The plan here, I think, is:
1. Build a game environment.
2. Implement Knuth's algorithm.
3. Build a neural network.

The game environment should be able to return the latest result or all results; I gather I shouldn't ask my neural network to manage the game's history. I may try to build the neural network myself using NumPy. I just discovered <a href="https://www.youtube.com/playlist?list=PLQVvvaa0QuDcjD5BAw2DxE6OF2tius3V3">this playlist</a>, and I've been meaning to revisit the first few videos of <a href="https://www.youtube.com/playlist?list=PLZHQObOWTQDNU6R1_67000Dx_ZCJB-3pi">3blue1brown's</a> for the ?th time.

Initial thoughts for the game environment:

```python
import random

class Mastermind:
    def __init__(self, return_history=False, seed=None):
        self.secret = None
        self.return_history = return_history
        self.history = []
        self.reset(seed)

    def reset(self, seed=None):
        if seed is not None:
            random.seed(seed)
        self.secret = random.choices(range(1, 7), k=4)
        self.history.clear()

    def step(self, guess):
        # score guess; determine how many black and white pegs
        # append (guess, score) to history
        return self.history[:] if self.return_history else self.history[-1]
```

Now that I think about it, I'm not sure what data structure I'll need to feed into the neural network. But I can work that out when I get there.

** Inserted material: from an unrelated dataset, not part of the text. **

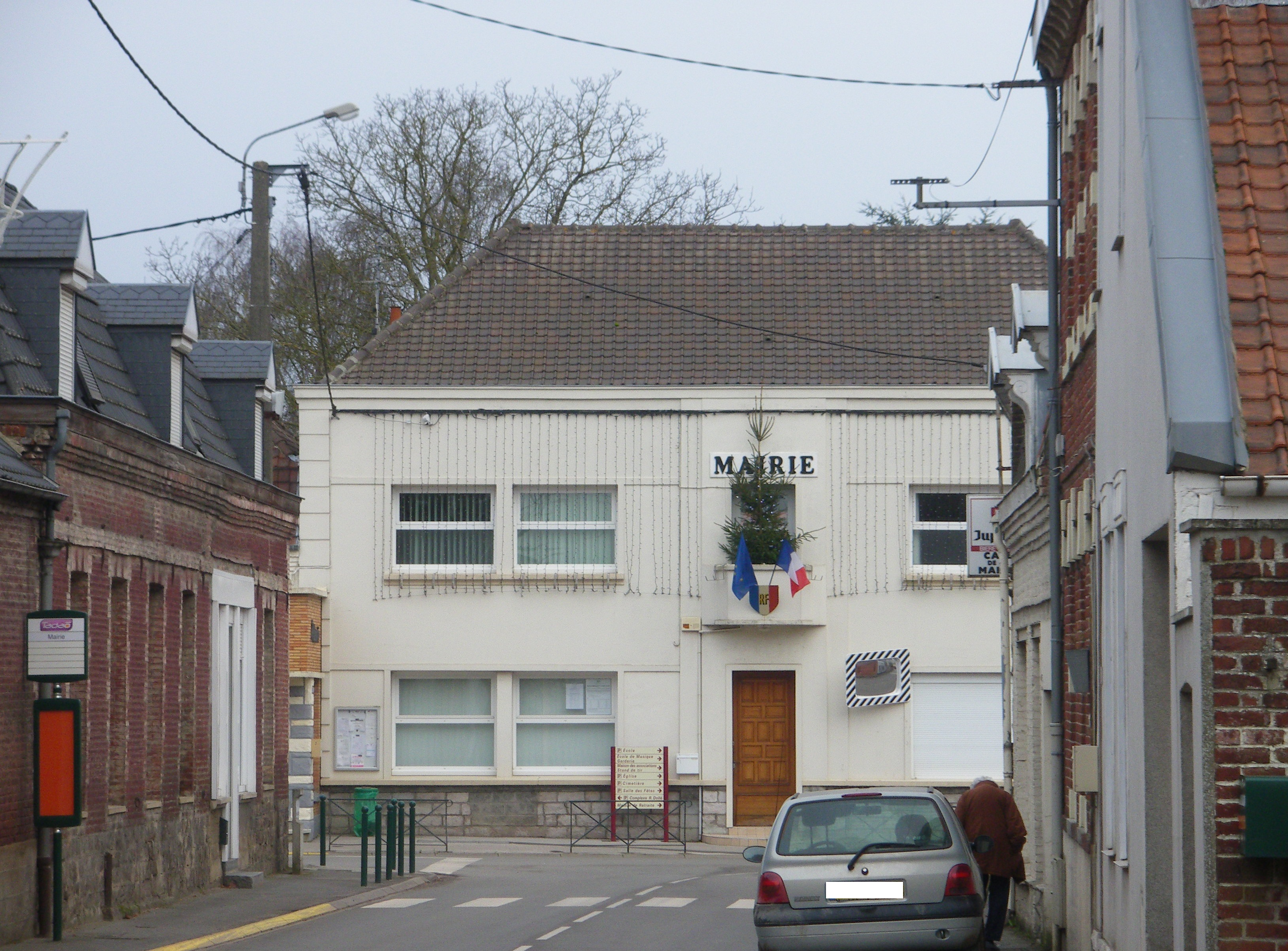 Vue de la mairie de Verquin.
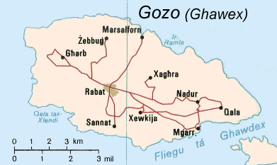 Mapa Gozo z CIA Factbook

## 2025-05-20: Game Environment

In [1]:
from collections import Counter
import random

In [2]:
class Mastermind:
    def __init__(self, return_history=False, seed=None):
        self.secret = None
        self.secret_counts = Counter()
        self.return_history = return_history
        self.history = []
        self.reset(seed)

    def reset(self, seed=None):
        self.secret_counts.clear()
        self.history.clear()
        if seed is not None:
            random.seed(seed)
        self.secret = random.choices(range(1, 7), k=4)
        self.secret_counts.update(self.secret)

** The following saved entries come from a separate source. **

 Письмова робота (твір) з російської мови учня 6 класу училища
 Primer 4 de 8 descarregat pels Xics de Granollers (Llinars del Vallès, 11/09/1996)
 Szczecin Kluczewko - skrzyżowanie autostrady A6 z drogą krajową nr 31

    def step(self, guess):
        black = sum(self.secret[i] == guess[i] for i in range(4))
        white = sum((self.secret_counts & Counter(guess)).values()) - black
        score = (black, white)
        self.history.append((guess, score))
        return self.history[:] if self.return_history else score

One thing this class doesn't address so far is how to help carry out Knuth's algorithm. For each remaining possible guess $A$, I think I'll need to take each other remaining possible guess $B$ and say, if $B$ were the secret, what score would $A$ receive? And then group the $B$s by that score, and aggregate them to measure $A$'s suitability as the next guess.

I'm starting to think that I don't need an actual game environment to carry out Knuth's algorithm.

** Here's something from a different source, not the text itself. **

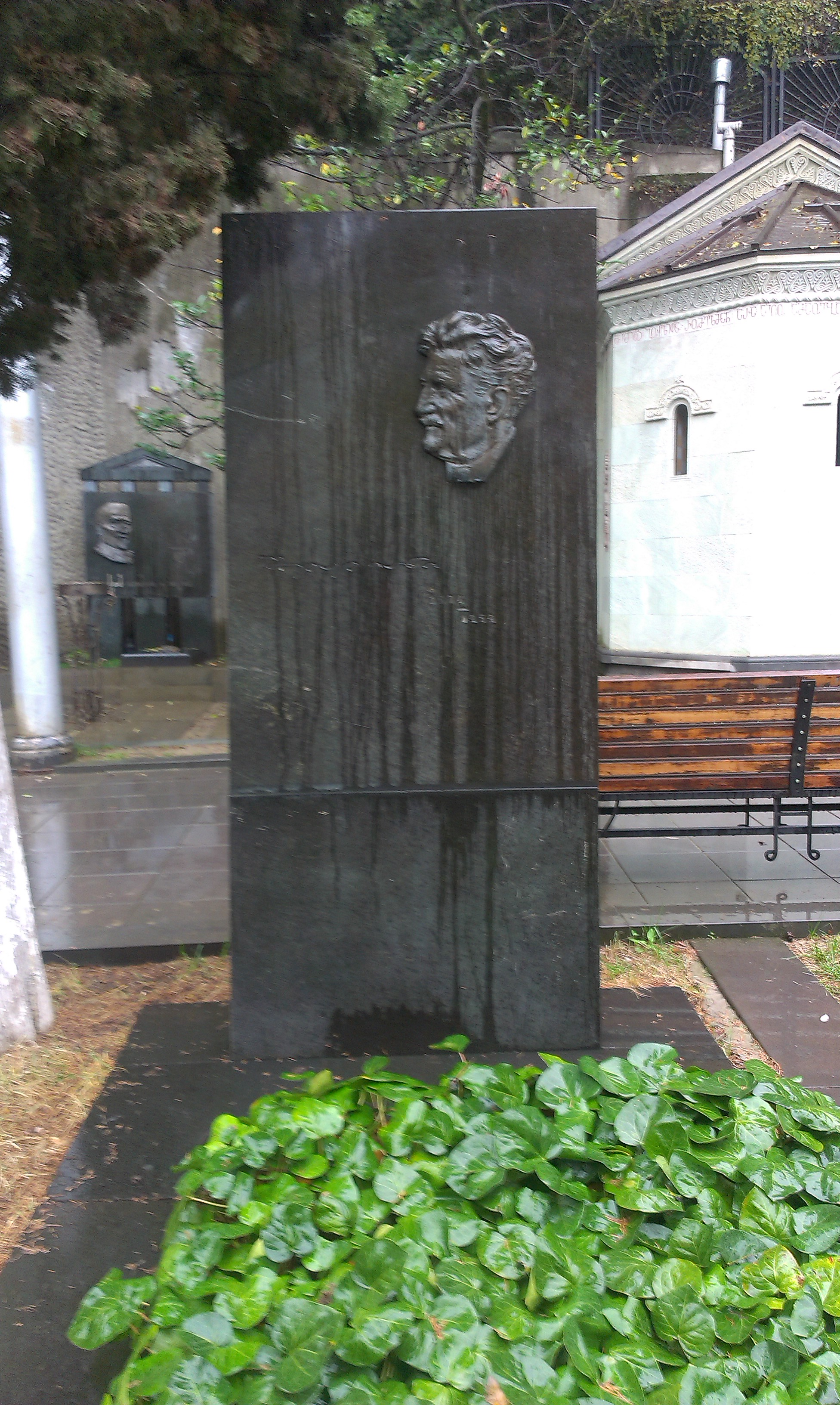 Пантеон Мтацминда
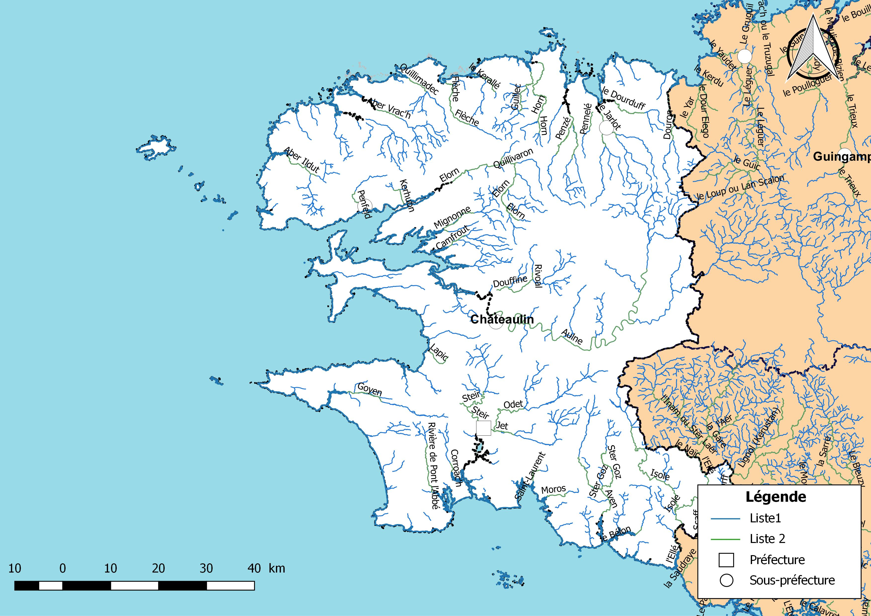 Classement des cours d'eau du département du Finistère (France) au titre de la continuité écologique (article L214.17 I du Code de l'environnement).

In any case, here's a test run that I solved manually:

In [3]:
M = Mastermind(seed='first test')

In [4]:
M.step((1, 2, 3, 4))

(0, 2)

In [5]:
M.step((2, 4, 5, 6))

(0, 3)

In [6]:
M.step((4, 5, 2, 2))

(1, 1)

In [7]:
M.step((6, 6, 4, 2))

(1, 1)

In [8]:
M.step((6, 1, 2, 5))

(0, 3)

In [9]:
M.step((5, 3, 6, 2))

(4, 0)

In [10]:
len(M.history)

6

During my neural network studying, I wondered how many output neurons I should have for Mastermind. I think I should use one-hot encoding, with each possible color of each peg having its own neuron, so I'll have $4 \times 6 = 24$ output neurons.

I'm starting to see a lot of possible issues with the input neurons, though. I could represent each previous guess and score with $4 \times 6 + 2 \times 5 = 34$ neurons, and there are a maximum of 9 previous guesses so that's $9 \times 34 = 306$ input neurons. Maybe that's a lot? But here are some definite concerns:
1. Much of the history will be empty/missing. I gather these inputs could be set to zero. Maybe the first layer biases as well?
2. The order of previous guesses doesn't matter. I feel that brute-forcing through this would make training exponentially more difficult/expensive. I asked Gemini for some topics to look into: permutation invariance, set processing, aggregation functions and pooling, embedding functions, and deep sets. Among others. I may have picked a project that doesn't lend itself to a simple neural network.
3. The different colors are interchangeable. This one, it seems, a neural network may actually be well suited to learn.

Also, yes, I know, the `step` method above returns multiple types.